START Records provided
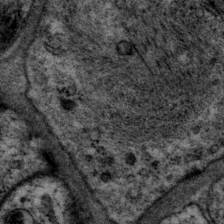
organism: P. pacificus
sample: Pharynx
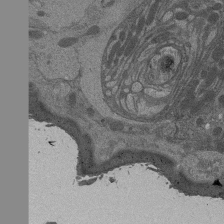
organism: Drosophila
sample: Antenna
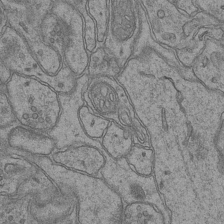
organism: Mouse
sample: CA1 Hippocampus
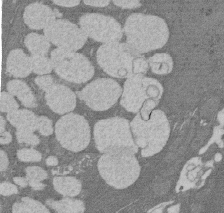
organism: Rat
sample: Salivary granule
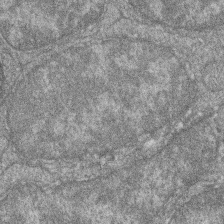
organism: Zebrafish
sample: Cilia; retinal pigment epithelium
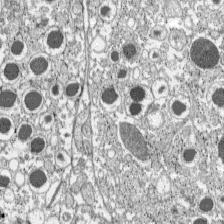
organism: C57BL Mouse
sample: Pancreatic islet
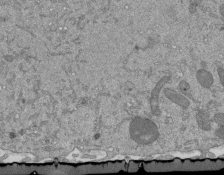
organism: Mouse
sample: ED-1 cell nuclei; centrioles
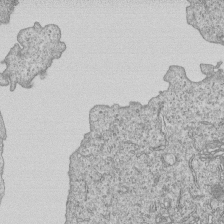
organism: Human
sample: MDA-MB-231 cells
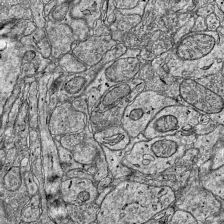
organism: Mouse
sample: Visual Cortex
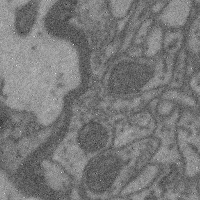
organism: Mouse
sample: Cerebral cortex
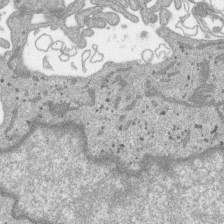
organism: Human
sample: Lung epithelial cells infected with SARS-CoV-2
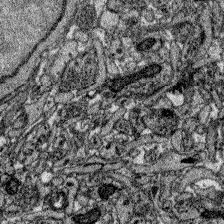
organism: Zebrafish
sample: Larval olfactory bulb
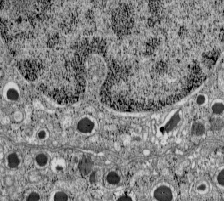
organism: C57BL Mouse
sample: Pancreatic islet
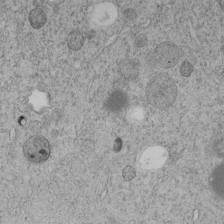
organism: C. elegans
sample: C. elegans embryo early stage
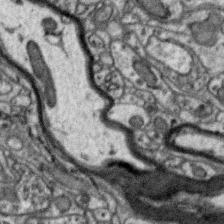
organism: Zebra finch
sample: Brain
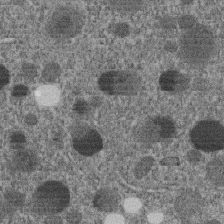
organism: C. elegans
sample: C. elegans embryo early stage
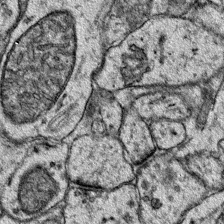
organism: Mouse
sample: Primary visual cortex
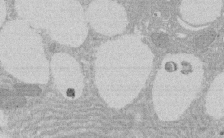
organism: Rat
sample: Salivary granule
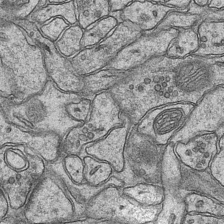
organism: Mouse
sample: CA1 Hippocampus
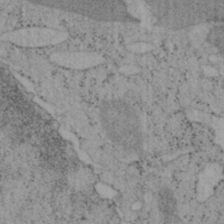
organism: Mouse
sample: OT-I killer T cells with ID8 ovarian cancer cells
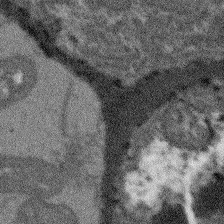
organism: Arabidopsis thaliana
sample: Root tip
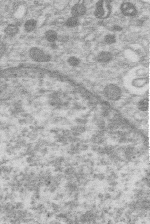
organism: Human
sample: Macrophage cells
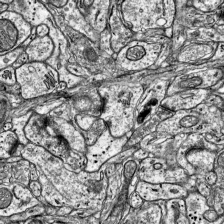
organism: Mouse
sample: Visual Cortex
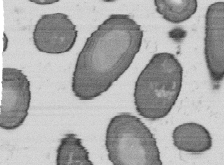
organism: B. subtilis
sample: Bacterial spore
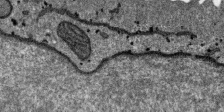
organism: Human
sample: Lung epithelial cells, uninfected (mock) control
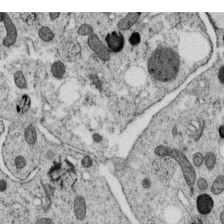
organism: C. elegans
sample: C. elegans oocyte; sperm cells
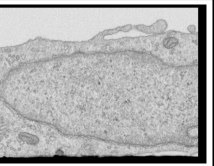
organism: Human
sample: Centriole in RPE cells
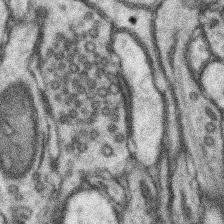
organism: Mouse
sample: Somatosensory cortex neuropil
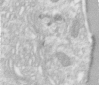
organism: Human
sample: Centriole in RPE cells
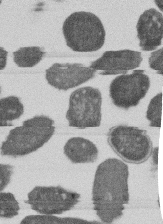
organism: E. coli
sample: Bacterial nucleoid
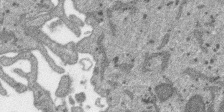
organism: Human
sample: Lung epithelial cells infected with SARS-CoV-2
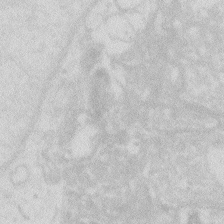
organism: Zebrafish
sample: Macrophage
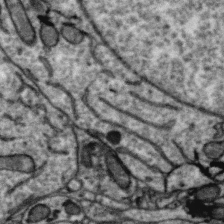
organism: Zebra finch
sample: Brain
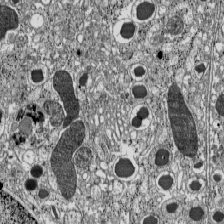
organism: C57BL Mouse
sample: Pancreatic islet
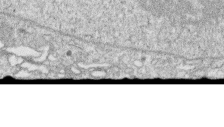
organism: Human
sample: HeLa cell HIV synapse
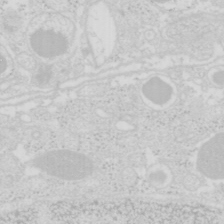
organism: Mouse
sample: Pancreas
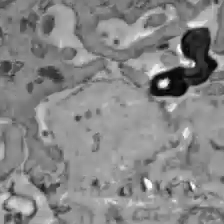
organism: C57BL Mouse
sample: Liver
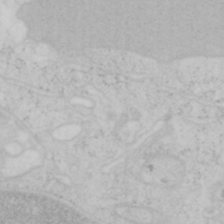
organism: Mouse
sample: OT-I killer T cells with ID8 ovarian cancer cells
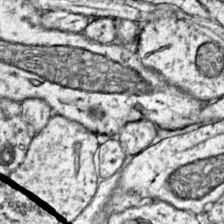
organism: Mouse
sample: Primary visual cortex
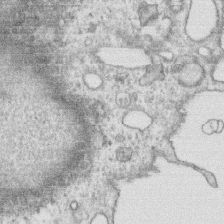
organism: Human
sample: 1205lu cells
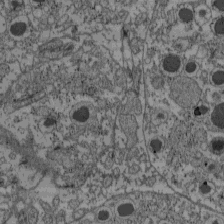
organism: C57BL Mouse
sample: Pancreatic islet
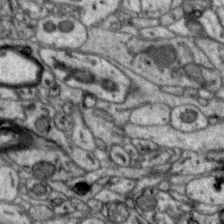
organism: Zebra finch
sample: Brain
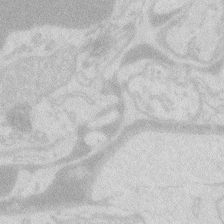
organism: Zebrafish
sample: Macrophage
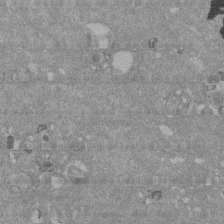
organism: Mouse
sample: ED-1 cell nuclei; centrioles
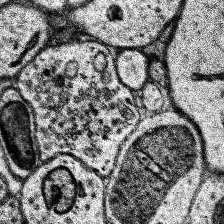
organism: Human
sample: Temporal Lobe
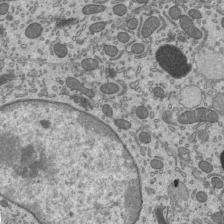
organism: Mouse
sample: Mouse epididymis efferent ductule cilia
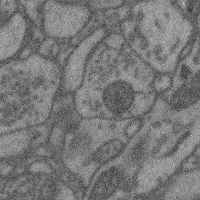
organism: Mouse
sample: Cerebral cortex
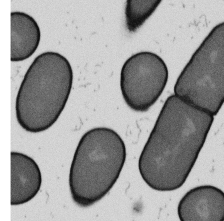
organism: B. subtilis
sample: Bacterial spore
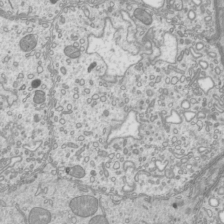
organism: Mouse
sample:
END Records provided
▶ [Try it]
The copy must reproduce every entry exactly while excluding all pictures.

▶ [Reply to the exercise]
organism: P. pacificus
sample: Pharynx
organism: Drosophila
sample: Antenna
organism: Mouse
sample: CA1 Hippocampus
organism: Rat
sample: Salivary granule
organism: Zebrafish
sample: Cilia; retinal pigment epithelium
organism: C57BL Mouse
sample: Pancreatic islet
organism: Mouse
sample: ED-1 cell nuclei; centrioles
organism: Human
sample: MDA-MB-231 cells
organism: Mouse
sample: Visual Cortex
organism: Mouse
sample: Cerebral cortex
organism: Human
sample: Lung epithelial cells infected with SARS-CoV-2
organism: Zebrafish
sample: Larval olfactory bulb
organism: C57BL Mouse
sample: Pancreatic islet
organism: C. elegans
sample: C. elegans embryo early stage
organism: Zebra finch
sample: Brain
organism: C. elegans
sample: C. elegans embryo early stage
organism: Mouse
sample: Primary visual cortex
organism: Rat
sample: Salivary granule
organism: Mouse
sample: CA1 Hippocampus
organism: Mouse
sample: OT-I killer T cells with ID8 ovarian cancer cells
organism: Arabidopsis thaliana
sample: Root tip
organism: Human
sample: Macrophage cells
organism: Mouse
sample: Visual Cortex
organism: B. subtilis
sample: Bacterial spore
organism: Human
sample: Lung epithelial cells, uninfected (mock) control
organism: C. elegans
sample: C. elegans oocyte; sperm cells
organism: Human
sample: Centriole in RPE cells
organism: Mouse
sample: Somatosensory cortex neuropil
organism: Human
sample: Centriole in RPE cells
organism: E. coli
sample: Bacterial nucleoid
organism: Human
sample: Lung epithelial cells infected with SARS-CoV-2
organism: Zebrafish
sample: Macrophage
organism: Zebra finch
sample: Brain
organism: C57BL Mouse
sample: Pancreatic islet
organism: Human
sample: HeLa cell HIV synapse
organism: Mouse
sample: Pancreas
organism: C57BL Mouse
sample: Liver
organism: Mouse
sample: OT-I killer T cells with ID8 ovarian cancer cells
organism: Mouse
sample: Primary visual cortex
organism: Human
sample: 1205lu cells
organism: C57BL Mouse
sample: Pancreatic islet
organism: Zebra finch
sample: Brain
organism: Zebrafish
sample: Macrophage
organism: Mouse
sample: ED-1 cell nuclei; centrioles
organism: Human
sample: Temporal Lobe
organism: Mouse
sample: Mouse epididymis efferent ductule cilia
organism: Mouse
sample: Cerebral cortex
organism: B. subtilis
sample: Bacterial spore
organism: Mouse
sample:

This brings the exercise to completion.